Setting	Default	What it actually changes
`beta`	`0.1`	KL regulariser weight, added to the clipped surrogate.
`epsilon`	`0.2`	PPO clip range for the importance ratio. The classic value; lower it for more conservative updates.
`dpo_cpo_loss_type`	`sigmoid`	Loss variant (the chosen/rejected split is the same; only the inner objective changes — the runner passes it through).
`delta`	`50.0`	Drift-penalty coefficient for `dpop`.
`judge`	`Qwen/Qwen3-0.6B`	Pairwise judge (LLM or `human`).
`judge_system`	`—`	Rubric system prompt for the judge.
`max_completion_length`	`512`	Maximum sampled completion length.
`temperature`	`0.8`	Sampling temperature for the policy completions.
`reference_model_path`	`—`	Frozen reference used in the importance ratio.

In the app

On the Train tab, PPO shows an Online Preference block on top of the shared form:

Completion → max_completion_length; Temp → temperature; Epsilon → epsilon (the PPO clip range; classic default 0.2).
Judge picker (segmented LLM / User): LLM → judge (model id / local path); User → judge = "human".
Judge model field (shown when Judge = LLM).
Judge system prompt → judge_system (shown for the LLM judge — the rubric PPO will amplify, so make it precise).
Dataset Columns — Prompt.

Not exposed in the UI for online modes (use app defaults; edit via YAML): beta (0.1, KL regulariser weight), dpo_cpo_loss_type (sigmoid), delta (50.0), reference_model_path (empty ⇒ second copy of the base model, used in the importance ratio).

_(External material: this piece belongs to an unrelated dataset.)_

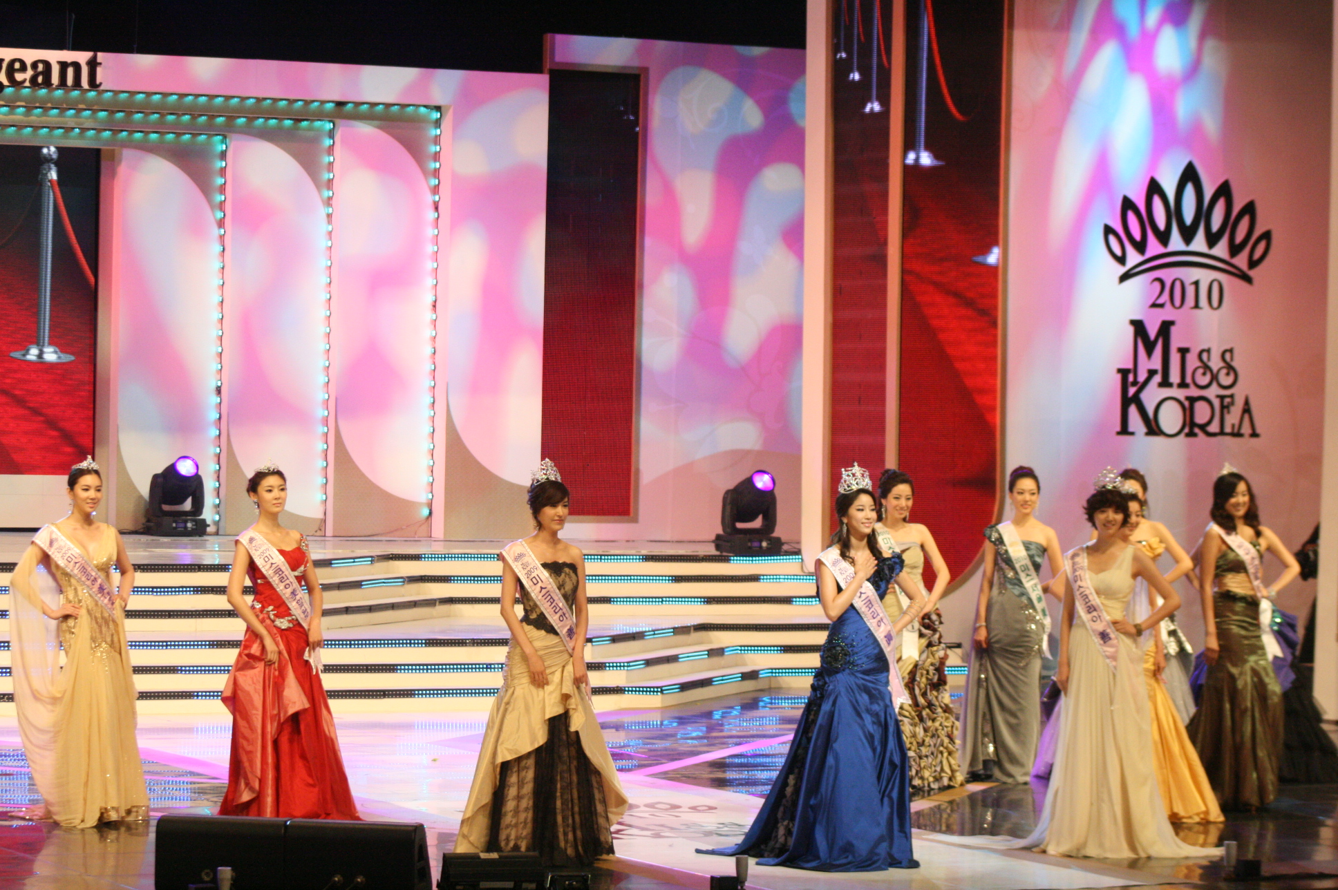 2009 미스코리아 당선자들

Shared form: Model & Data; Fine-tune (LoRA/DoRA/Full + Quantization); Training Settings; Output. (QAT is not applicable to online loops.)

Tips & gotchas

Log clip_fraction. If it is consistently > 0.3, the policy is moving too far per step — either lower lr or tighten epsilon to 0.1.
epsilon = 0.2 is the original PPO default and is a fine starting point; do not lower it until you have seen the policy train for at least one full pass.
A KL weight (beta) that is too small lets the policy drift far from the reference; a beta that is too large suppresses the policy before it learns anything. Start at 0.1 and adjust based on the kl_penalty log.
The judge matters more than the algorithm. PPO amplifies whatever the judge rewards, for better or worse.

References

Schulman et al., 2017, Proximal Policy Optimization Algorithms.
Implementation: vendor/mlx-lm-lora/mlx_lm_lora/trainer/ppo_trainer.py.